Huffing a low laugh, Blair shook his head as he sat back and purposefully raked his hair off his face. He gazed at Jim affectionately, his lips curved in a half smile, but sadness lurked in his eyes. "I don't know, man," he murmured. "Sometimes I wonder. I mean, I know you don't reveal your feelings the way I do. And, um, you're more of an introvert – you need quiet and peace, tranquility, to be content, whereas I'm a lot more exuberant by nature, more of an extrovert that gets energized by being around people. I think sometimes, maybe even a lot of the time, you find me exhausting to be around. And you've had to learn, over and over again, to guard your emotions, to not hope for too much, because ... well, because people have let you down. Important people. Like your mom and dad, Steven, your senior officers, women you've loved ... me. It's, uh, hard to be happy if you're worried about letting go and trusting that the good stuff in life will last, you know? Sometimes ... sometimes I think you're afraid to be happy. As if it might be bad luck, or something. And, well, you never get much time to just be happy, to feel good. There's always some horrific case to work on, and you never quit until it's done – and then there's another one and you start all over again with the long hours and the burden of knowing you're running against the clock, trying to catch some perp before he or she kills again. You hardly ever have time to just chill out, you know? To just do things you enjoy doing."

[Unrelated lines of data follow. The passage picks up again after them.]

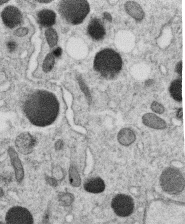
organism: C. elegans
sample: C. elegans oocyte; sperm cells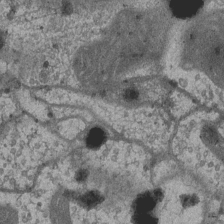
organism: Drosophila
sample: Optic medulla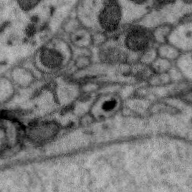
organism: Zebra finch
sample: Brain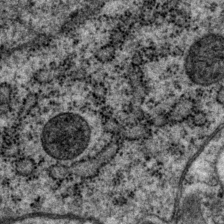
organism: P. pacificus
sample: Pharynx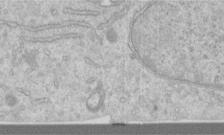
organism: Human
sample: Centriole in RPE cells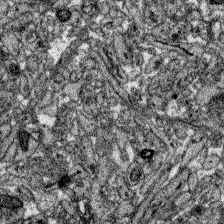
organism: Zebrafish
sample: Larval olfactory bulb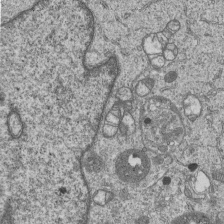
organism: Human
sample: MDA-MB-231 cells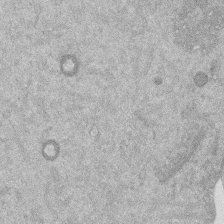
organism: Mouse
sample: Dividing mouse embryo 1 cell stage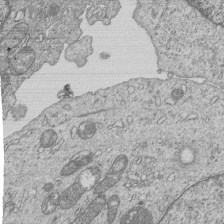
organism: Human
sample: MDA-MB-231 cells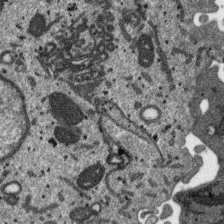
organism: Human
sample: Lung epithelial cells infected with SARS-CoV-2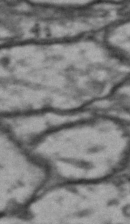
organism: Drosophila
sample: Brain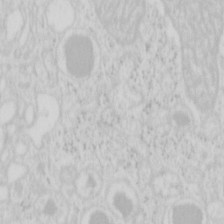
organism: Mouse
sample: Pancreas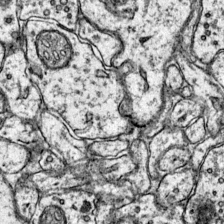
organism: Mouse
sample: Primary visual cortex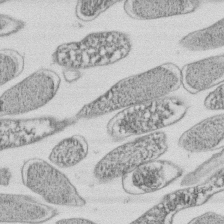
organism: E. coli
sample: Bacterial nucleoid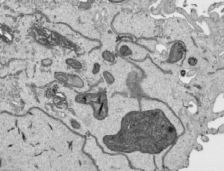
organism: Human
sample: Mitochondria in HCT116 cells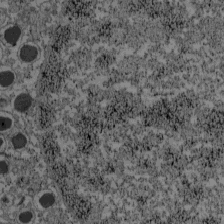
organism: C57BL Mouse
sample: Pancreatic islet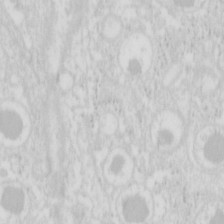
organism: Mouse
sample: Pancreas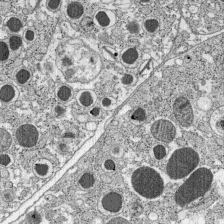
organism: C57BL Mouse
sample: Pancreatic islet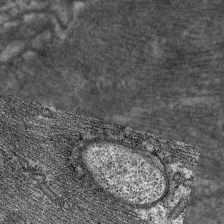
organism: C. elegans
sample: Pharynx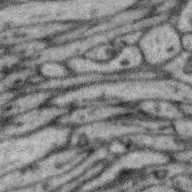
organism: Zebra finch
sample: Brain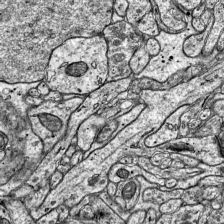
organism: Mouse
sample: Visual Cortex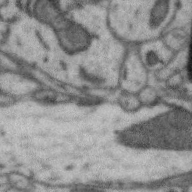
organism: Zebra finch
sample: Brain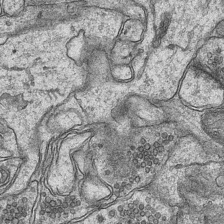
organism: Mouse
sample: CA1 Hippocampus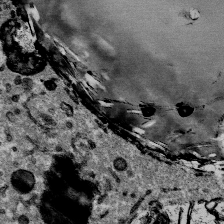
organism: Mouse
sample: Mouse Salivary gland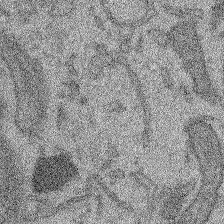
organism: Human
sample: HeLa cells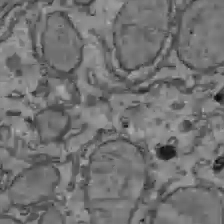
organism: C57BL Mouse
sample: Liver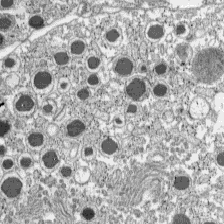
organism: C57BL Mouse
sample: Pancreatic islet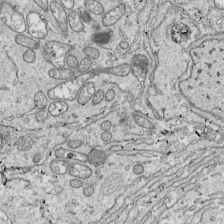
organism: Drosophila
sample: Cell division; meiosis; drosophila spermatocytes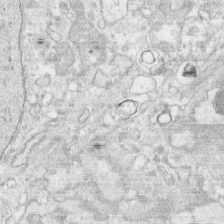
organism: Human
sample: CRL-1474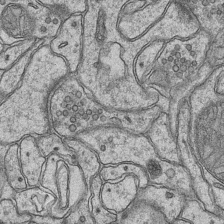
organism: Mouse
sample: CA1 Hippocampus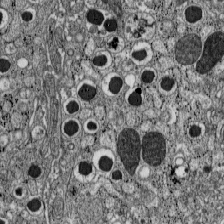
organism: C57BL Mouse
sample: Pancreatic islet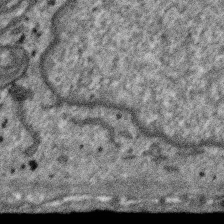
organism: Human
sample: Lung epithelial cells infected with SARS-CoV-2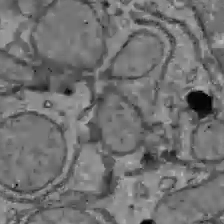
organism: C57BL Mouse
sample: Liver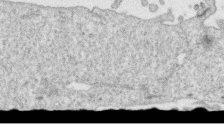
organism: Human
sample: HeLa cell HIV synapse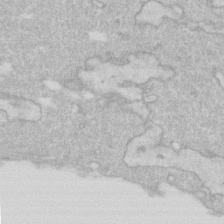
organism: Human
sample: Fibroblast cells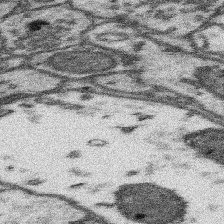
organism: Mouse
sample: Somatosensory cortex neuropil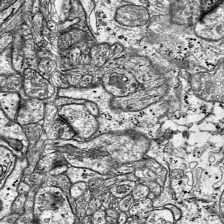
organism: Mouse
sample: Visual Cortex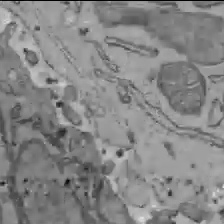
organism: C57BL Mouse
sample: Liver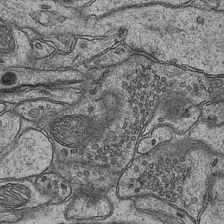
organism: Mouse
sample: CA1 Hippocampus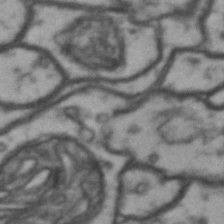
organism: Drosophila
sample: Brain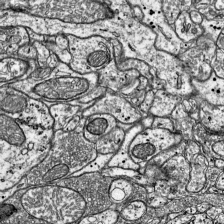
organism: Mouse
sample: Visual Cortex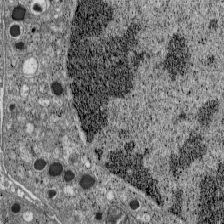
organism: C57BL Mouse
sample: Pancreatic islet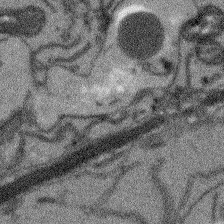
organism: Arabidopsis thaliana
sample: Root tip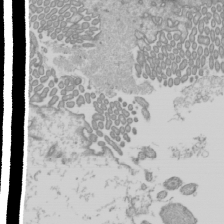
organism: Mouse
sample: Cilia; mouse epididymis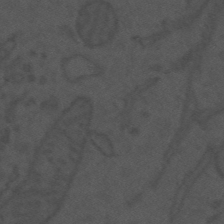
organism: Mouse
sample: Suprachiasmatic nucleus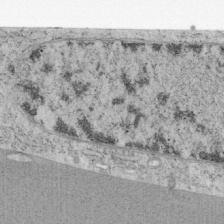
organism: Human
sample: HeLa cells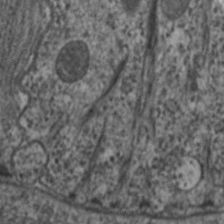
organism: C. elegans
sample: Pharynx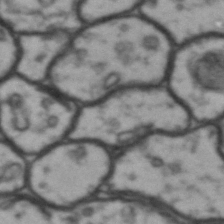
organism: Drosophila
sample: Brain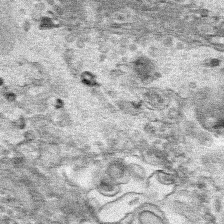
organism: Human
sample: Mitochondria in HCT116 cells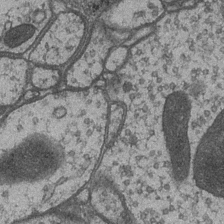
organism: Drosophila
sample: Optic medulla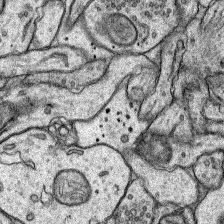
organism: Rat
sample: Hippocampus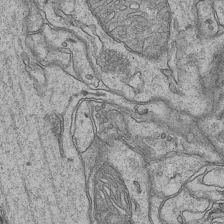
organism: Mouse
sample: CA1 Hippocampus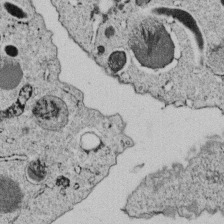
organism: C. elegans
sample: C. elegans embryo early stage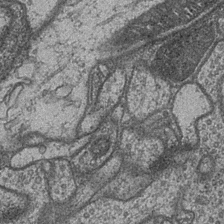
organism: Drosophila
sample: Optic medulla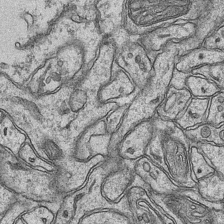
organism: Mouse
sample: CA1 Hippocampus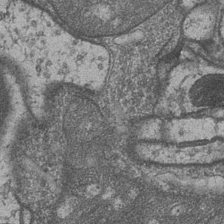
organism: Drosophila
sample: Optic medulla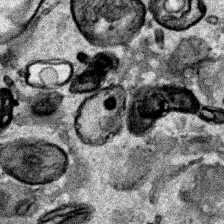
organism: Human
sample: Mitochondria in HCT116 cells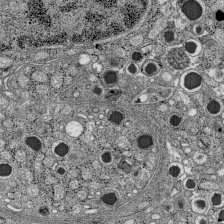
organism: C57BL Mouse
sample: Pancreatic islet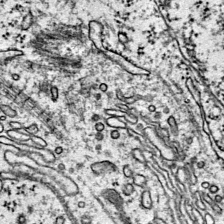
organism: Mouse
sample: Primary visual cortex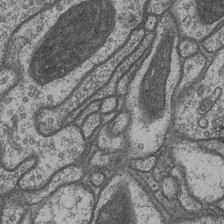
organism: Drosophila
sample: Optic medulla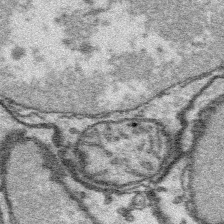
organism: Platynereis dumerilii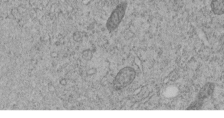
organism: C. elegans
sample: C. elegans embryo early stage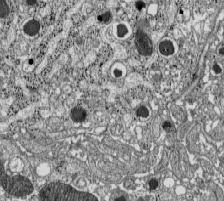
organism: C57BL Mouse
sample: Pancreatic islet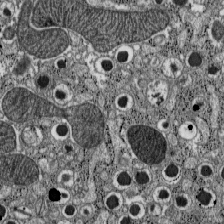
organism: C57BL Mouse
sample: Pancreatic islet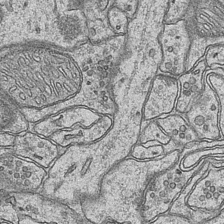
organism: Mouse
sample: CA1 Hippocampus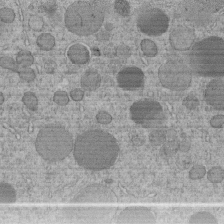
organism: C. elegans
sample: C. elegans embryo early stage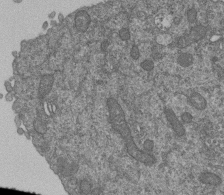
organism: Human
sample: Retinal organoid Rod and Cone cells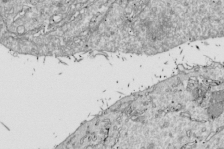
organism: Drosophila
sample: Cell division; meiosis; drosophila spermatocytes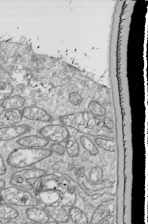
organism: Drosophila
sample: Cell division; meiosis; drosophila spermatocytes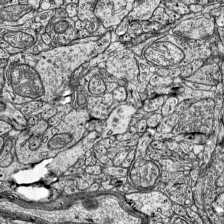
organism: Mouse
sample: Visual Cortex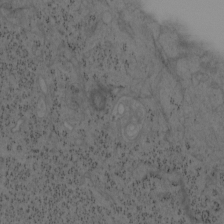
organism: Mouse
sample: OT-I killer T cells with ID8 ovarian cancer cells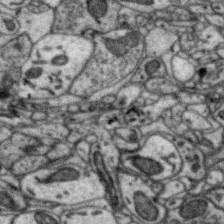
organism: Zebra finch
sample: Brain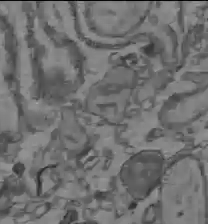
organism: C57BL Mouse
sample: Liver

Feeling uncomfortably as if he'd just been stripped bare, as if all his defences had been breached, Jim's gaze jerked away and he frowned as his jaw tightened. Crossing his arms, he wasn't sure what to say or even if there was anything to say. Blair reached out to lightly grip his arm, grounding him, letting him know he wasn't alone; nonverbally giving him the message that it was okay, he didn't have to be strong, not now, not all the time. Grimacing, he sighed. "Well, when you put it like that," he muttered wryly, trying for humour and not quite making it. "Makes me sound like a basket case."

Blair's grip tightened as he hastened to say, "Ah, hey, not at all, man. You're a rock. The strongest, most intrepid guy I've ever known. It's just that ... that I wish you had more fun, you know? That you had more chance to relax and laugh and, I don't know, just play."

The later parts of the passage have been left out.